昔から、お祭りや駄菓子屋さんで見かける、懐かしい飲み物のラムネは、日本ではいつ頃、どこで、作られたのでしょうか?

日本でのラムネの発祥は不明!
 
レモネードが訛ってラムネになった!
 
日本に伝わった年代は不明だけど、開国頃!
 
ご存知の通り、現在、日本のラムネと北米のレモネードは、味も見た目も成分も待ったく異なる飲み物です。それぞれ、飲み物としての定義は次の通りです。
レモネードとは?
「レモン果汁+ 砂糖+ 水/炭酸水」を混ぜた飲み物のこと。
 
ラムネとは?
「砂糖+ 炭酸水+ 酒石酸/クエン酸+ レモンの香料」を加えた飲み物のこと。
 

ラムネはいつ頃作られたの?

実は、いつどこで作られたのは、はっきりとした経緯は判明していません。現在、はっきりしている、日本のラムネの歴史は次の通りです。

1850年頃
オランダから伝わった炭酸水を「オランダ水」と呼んでいました。

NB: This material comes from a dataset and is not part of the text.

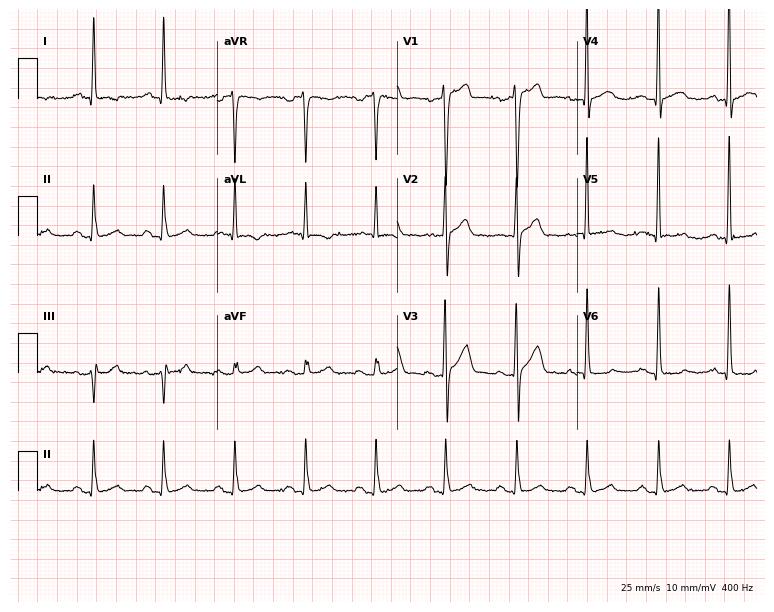
12-lead ECG from a 48-year-old male. Screened for six findings — first-degree AV block, right bundle branch block, left bundle branch block, sinus bradycardia, atrial fibrillation, sinus tachycardia — none is recorded.
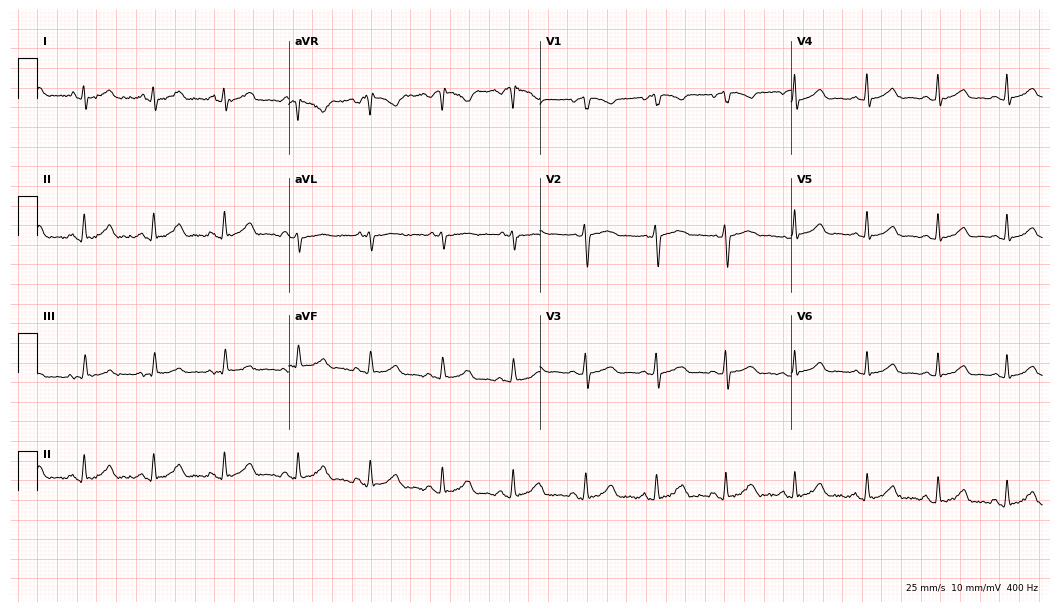
12-lead ECG from a female patient, 35 years old. Labelled as a normal ECG.

これがラムネの始まりという説があります。
 
1853年
アメリカのペリーが来航したときに持ち込まれた炭酸水を「ポン水」「鉄砲水」とも呼ばれていました。この時にラムネが伝わったという説があります。
 
1868年(明治元年)
イギリス人のノースリー氏が、横浜で製造販売したのが日本で最初のラムネといわれている。
 
1868年
東京の築地居留地が開設したとき、入船町で中国人の蓮晶秦がキュウリの様な細長い瓶で売り始めます。蓮晶秦の下にいた鈴木乙松が独立して横浜で売り始めました。同時に神戸居留地も開設され、製造販売が行われました。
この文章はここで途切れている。